About this exercise: Could you write out the records below exactly as they appear, leaving out any pictures?

Data shown:
----

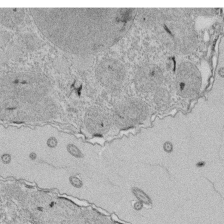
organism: Tetrahymena
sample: Cilia in tetrahymena
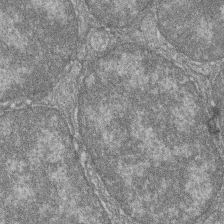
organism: Zebrafish
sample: Cilia; retinal pigment epithelium
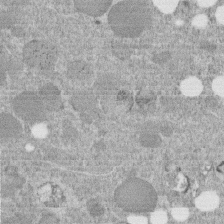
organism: C. elegans
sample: C. elegans embryo early stage
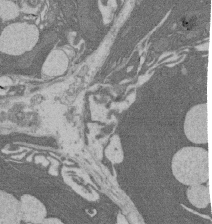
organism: Rat
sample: Salivary granule
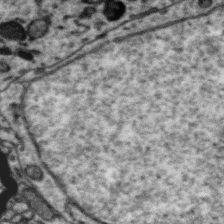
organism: Zebra finch
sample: Brain
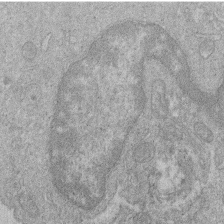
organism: Human
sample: Macrophage cells
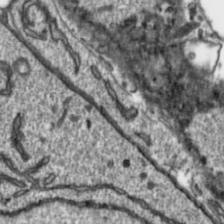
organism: Toxoplasma gondii
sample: Parasites in a vacuole inside a host cell
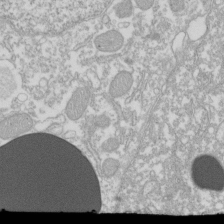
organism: Xenopus
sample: Cilia; centrioles in frog embryo cells
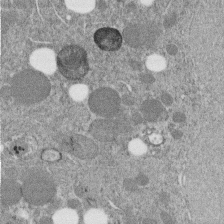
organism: C. elegans
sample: C. elegans embryo early stage
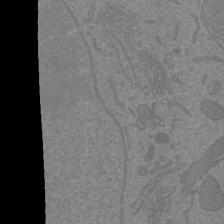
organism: Mouse
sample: Cortical neurons

----

Answer below:
organism: Tetrahymena
sample: Cilia in tetrahymena
organism: Zebrafish
sample: Cilia; retinal pigment epithelium
organism: C. elegans
sample: C. elegans embryo early stage
organism: Rat
sample: Salivary granule
organism: Zebra finch
sample: Brain
organism: Human
sample: Macrophage cells
organism: Toxoplasma gondii
sample: Parasites in a vacuole inside a host cell
organism: Xenopus
sample: Cilia; centrioles in frog embryo cells
organism: C. elegans
sample: C. elegans embryo early stage
organism: Mouse
sample: Cortical neurons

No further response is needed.